Plant a container: Mediterranean herbs

Aromatic herbs such as thyme and rosemary are expensive to buy, yet easy to grow

You can be self-sufficient in many herbs from just a few pots or a large trough conveniently placed in a sunny spot near your kitchen door. As well as providing sprigs for the kitchen, they produce a profusion of small flowers which bees and butterflies love.

What you need

  • Plants: sage, thyme, rosemary, marjoram or oregano and winter savory all like the same growing conditions
  • Container: at least 20cm (8in) deep, and with plenty of drainage holes in the base
  • Multi-purpose compost
  • Drainage material: such as gravel, broken-up polystyrene or small bits of terracotta pot


  1. Place the container in a sunny, sheltered spot and put at least a 2.5cm (1in) layer of drainage material in the bottom – this helps ensure that the roots of the plants are not sat in waterlogged compost.
  2. Fill the container part way up with compost, and put in the plants so the top of their roots are about 2.5cm (1in) below the top of the container; plants should be about 15-20cm (6-8in) apart.
  3. Fill in around the plants with compost, firm it gently, and water thoroughly.
  4. It is not essential, but mulching the surface with a material such as gravel or bark will help keep in moisture and keeps the foliage clean; it looks attractive, too.


Water the plants when the compost dries out, but don’t overdo it.
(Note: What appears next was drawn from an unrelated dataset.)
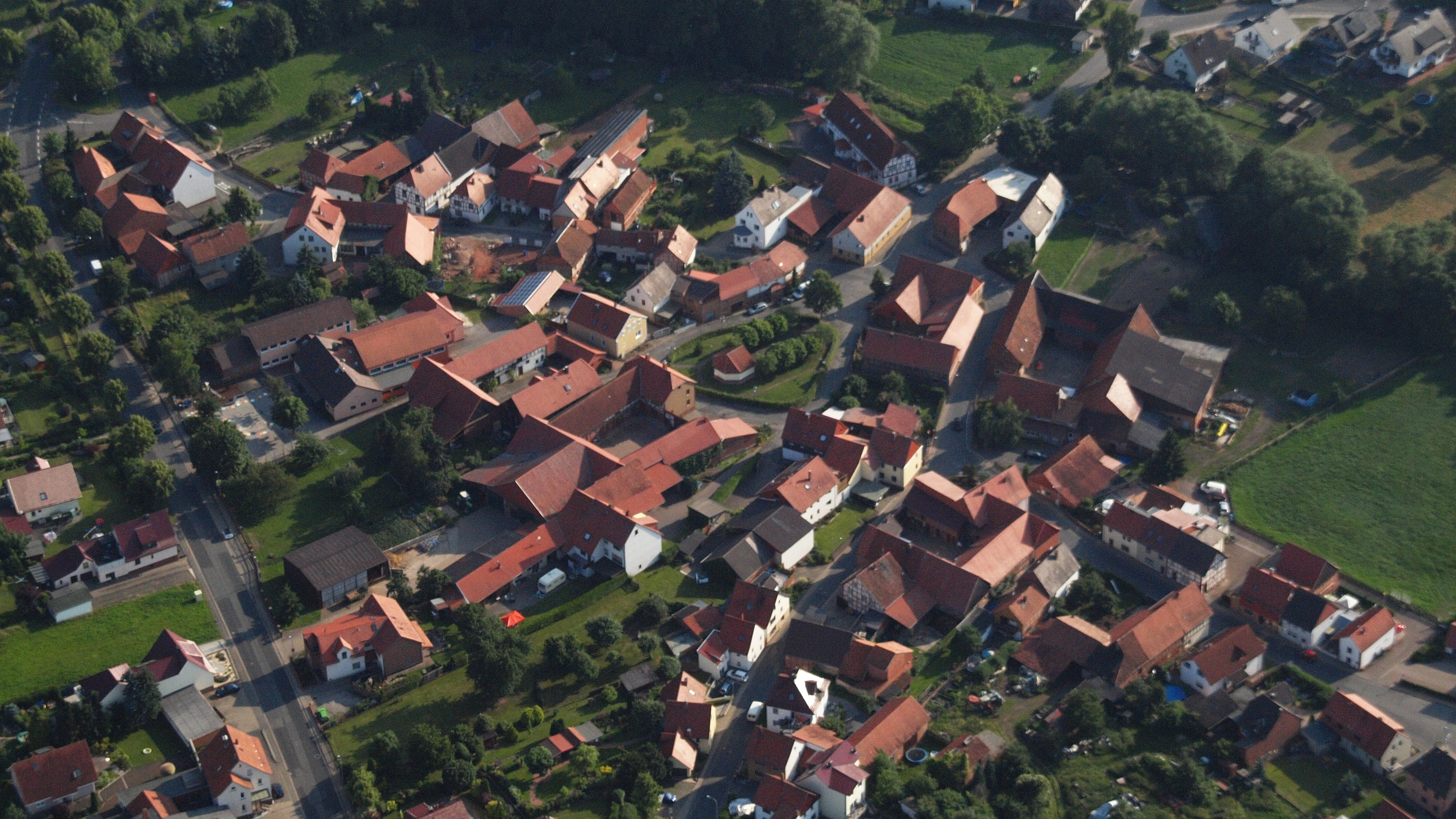 Tiftlingerode: Ortsmitte, Luftaufnahme

They grow naturally in hot, dry places, and don’t like to be waterlogged. After a couple of months, start giving them a general-purpose liquid feed every two or three weeks.

Pest problems are rare. The herbs’ tough aromatic foliage, which we value for its pungent flavour, usually puts off slugs and leaf-eating insects.
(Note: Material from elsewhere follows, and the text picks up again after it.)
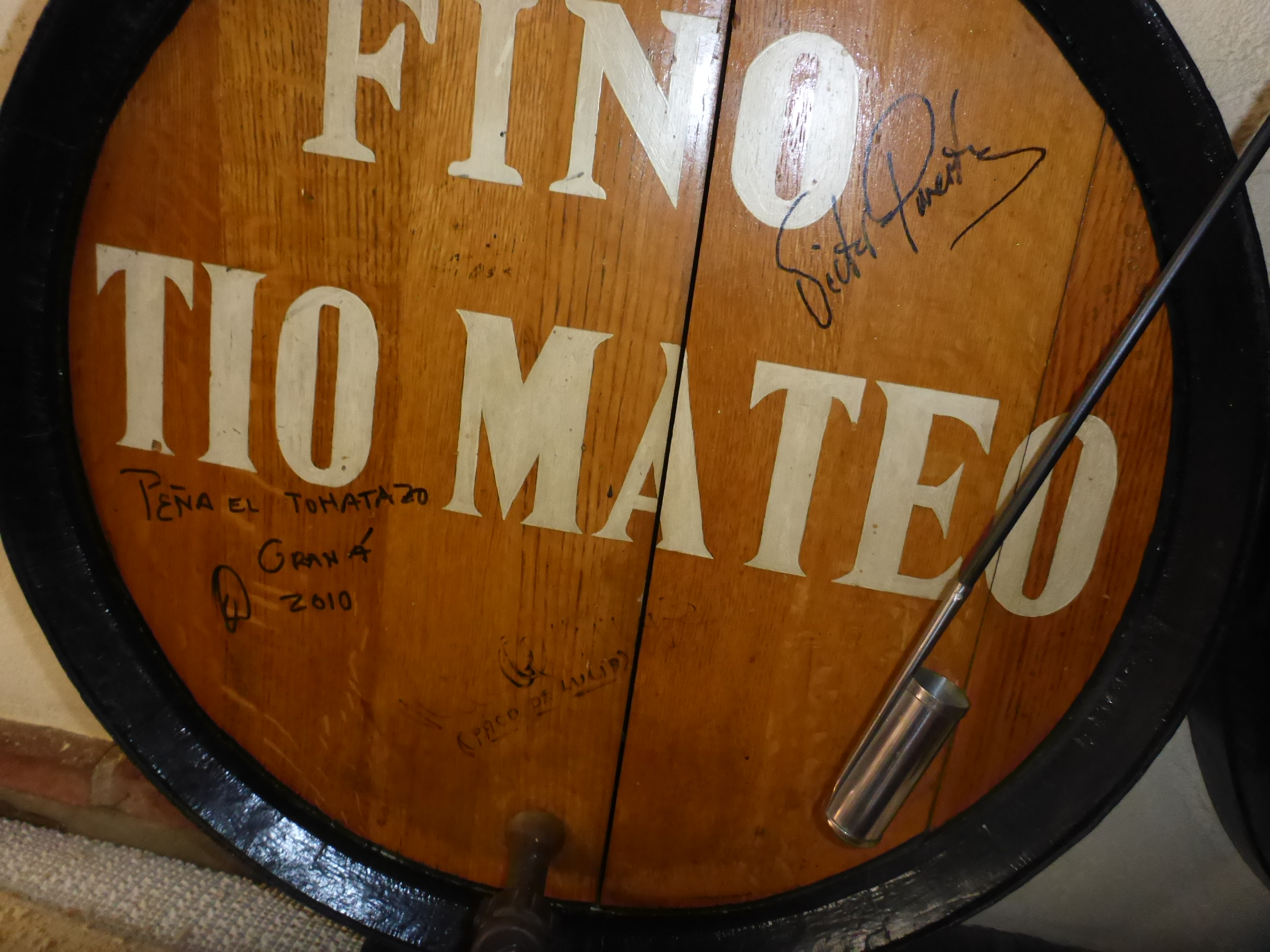 Barril de Jerez firmado por Víctor Puerto y Paco de Lucía

Harvest young fresh sprigs as you need them, starting as soon as the plants are large enough and carrying on through autumn. The plants are perennial, and should survive winter to produce further harvests next spring.

Added extras

Other perennial herbs such as chives and mint also grow well in containers, but prefer more luxurious conditions – add garden compost or slow-release fertiliser to the compost and water them more frequently. Mint needs its own separate pot, otherwise its roots will quickly spread to among those of other plants. Tall, vigorous herbs such as lovage, fennel and sorrel flourish only in large, deep containers: keep clipping off flower spikes to stop the plants getting too tall and to encourage fresh young growth.